On Tue, Jan 30, 2018 at 4:05 AM, Jeff Layton <jlayton@...hat.com> wrote:
>
> My intent here was to have this handle wraparound using the same sort of
> method that the time_before/time_after macros do. Obviously, I didn't
> document that well.

Oh, the intent was clear. The implementation was wrong.

Note that "time_before()" returns a _boolean_.

So yes, the time comparison functions do a 64-bit subtraction, exactly
like yours do. BUT THEY DO NOT RETURN THAT DIFFERENCE. They test the
sign in 64 bits and return that boolean single-bit value.

> I want to make sure I understand what's actually broken here thoug. Is
> it only broken when the two values are more than 2**63 apart, or is
> there something else more fundamentally wrong here?

There's something fundamentally wrong. The _intent_ is to allow
numbers up to 2**63 apart, but if somebody does that

     int cmp = inode_cmp_iversion(inode, old);

     if (cmp < 0 ...

then it actually only ever tests numbers 2**31 apart, because the high
32 bits will have been thrown away when the 64-bit difference is cast
to "int".

And what used to be a sign bit (in 64 bits) no longer exists, and the
above tests the *new* sign bit that is bit #31, not #63.

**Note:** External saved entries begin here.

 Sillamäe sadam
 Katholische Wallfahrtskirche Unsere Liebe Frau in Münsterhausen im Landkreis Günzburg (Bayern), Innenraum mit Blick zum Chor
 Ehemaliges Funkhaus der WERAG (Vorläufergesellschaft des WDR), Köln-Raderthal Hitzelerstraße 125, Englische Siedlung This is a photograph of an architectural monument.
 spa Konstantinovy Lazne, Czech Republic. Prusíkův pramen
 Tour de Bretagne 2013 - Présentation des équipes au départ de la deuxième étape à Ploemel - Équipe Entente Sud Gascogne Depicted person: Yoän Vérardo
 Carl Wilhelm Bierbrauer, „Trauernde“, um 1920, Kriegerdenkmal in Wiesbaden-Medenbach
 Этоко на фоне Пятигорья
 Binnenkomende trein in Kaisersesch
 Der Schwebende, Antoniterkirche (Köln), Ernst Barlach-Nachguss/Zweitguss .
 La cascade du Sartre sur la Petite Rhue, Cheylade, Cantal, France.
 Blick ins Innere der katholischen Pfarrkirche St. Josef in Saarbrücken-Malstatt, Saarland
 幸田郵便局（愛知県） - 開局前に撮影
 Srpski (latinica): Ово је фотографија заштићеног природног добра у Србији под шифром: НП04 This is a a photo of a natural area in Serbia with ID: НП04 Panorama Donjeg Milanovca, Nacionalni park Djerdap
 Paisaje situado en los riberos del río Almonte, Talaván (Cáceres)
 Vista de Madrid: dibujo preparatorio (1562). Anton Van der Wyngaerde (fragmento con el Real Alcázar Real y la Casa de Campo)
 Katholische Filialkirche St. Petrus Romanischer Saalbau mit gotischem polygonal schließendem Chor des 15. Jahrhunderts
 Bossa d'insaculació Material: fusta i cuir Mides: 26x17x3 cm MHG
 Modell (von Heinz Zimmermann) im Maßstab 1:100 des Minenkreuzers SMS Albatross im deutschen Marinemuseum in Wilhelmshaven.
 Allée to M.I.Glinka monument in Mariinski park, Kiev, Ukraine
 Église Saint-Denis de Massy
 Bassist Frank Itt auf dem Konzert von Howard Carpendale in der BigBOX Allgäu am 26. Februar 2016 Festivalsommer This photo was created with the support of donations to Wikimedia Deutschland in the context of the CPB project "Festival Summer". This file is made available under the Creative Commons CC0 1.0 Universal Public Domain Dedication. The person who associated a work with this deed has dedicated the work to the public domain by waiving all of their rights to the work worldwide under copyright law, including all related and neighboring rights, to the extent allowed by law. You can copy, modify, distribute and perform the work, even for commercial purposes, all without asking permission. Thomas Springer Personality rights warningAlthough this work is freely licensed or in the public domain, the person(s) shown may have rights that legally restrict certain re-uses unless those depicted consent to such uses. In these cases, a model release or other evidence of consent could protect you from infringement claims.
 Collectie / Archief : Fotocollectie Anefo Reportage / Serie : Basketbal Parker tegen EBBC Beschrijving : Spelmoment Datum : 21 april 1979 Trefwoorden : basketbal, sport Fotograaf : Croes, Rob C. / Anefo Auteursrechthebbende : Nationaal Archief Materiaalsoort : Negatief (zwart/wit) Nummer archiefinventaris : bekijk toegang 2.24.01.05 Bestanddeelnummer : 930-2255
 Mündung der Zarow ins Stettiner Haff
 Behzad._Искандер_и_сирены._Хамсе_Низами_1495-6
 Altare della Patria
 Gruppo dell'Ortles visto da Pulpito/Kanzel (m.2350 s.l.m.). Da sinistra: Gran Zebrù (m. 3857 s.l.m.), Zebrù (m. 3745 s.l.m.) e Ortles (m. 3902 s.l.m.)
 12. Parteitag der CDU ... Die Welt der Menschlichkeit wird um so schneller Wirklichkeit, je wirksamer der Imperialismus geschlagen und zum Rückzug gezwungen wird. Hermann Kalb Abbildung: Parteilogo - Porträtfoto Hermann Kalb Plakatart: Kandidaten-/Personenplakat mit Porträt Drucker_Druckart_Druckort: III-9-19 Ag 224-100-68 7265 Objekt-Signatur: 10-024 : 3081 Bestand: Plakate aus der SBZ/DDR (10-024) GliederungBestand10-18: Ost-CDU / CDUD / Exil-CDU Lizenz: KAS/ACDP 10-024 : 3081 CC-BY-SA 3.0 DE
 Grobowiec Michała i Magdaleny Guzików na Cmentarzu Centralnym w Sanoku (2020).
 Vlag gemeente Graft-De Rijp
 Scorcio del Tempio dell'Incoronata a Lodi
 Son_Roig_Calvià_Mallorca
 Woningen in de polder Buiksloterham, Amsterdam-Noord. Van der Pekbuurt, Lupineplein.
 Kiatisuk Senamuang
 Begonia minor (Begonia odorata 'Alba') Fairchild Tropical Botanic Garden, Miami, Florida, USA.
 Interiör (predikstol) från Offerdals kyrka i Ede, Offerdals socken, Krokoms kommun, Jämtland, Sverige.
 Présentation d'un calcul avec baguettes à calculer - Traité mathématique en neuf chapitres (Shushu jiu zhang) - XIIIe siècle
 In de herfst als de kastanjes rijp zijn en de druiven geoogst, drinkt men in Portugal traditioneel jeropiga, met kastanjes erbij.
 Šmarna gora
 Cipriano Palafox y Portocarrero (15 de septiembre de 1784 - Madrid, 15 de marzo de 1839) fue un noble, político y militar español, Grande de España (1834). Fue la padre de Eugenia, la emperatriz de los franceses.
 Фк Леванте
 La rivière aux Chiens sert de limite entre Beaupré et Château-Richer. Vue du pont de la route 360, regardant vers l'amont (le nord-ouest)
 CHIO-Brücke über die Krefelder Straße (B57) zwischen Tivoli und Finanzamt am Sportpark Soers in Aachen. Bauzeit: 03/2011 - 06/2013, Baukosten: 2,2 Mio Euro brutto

So you are a factor of four billion off.

And while 2**63 is a big number and perfectly ok for a filesystem
event difference, a difference of 2**31 is a "this can actually
happen".

Yes, even 2**31 is still a big difference, and it will take a very
unusual situation, and quite a long time to trigger: something that
does a thousand filesystem ops per second will not see the problem for
24 days. So you'll never see it in a test. But 24 days happens in real
life..

That's why you need to do the comparison against zero inside the
actual helper functions like the time comparisons do. Because if you
return the 64-bit difference, it will be trivially lost, and the code
will _look_ right, but not work right.

The fact that you didn't even seem to see the problem in my example
calling sequence just proves that point.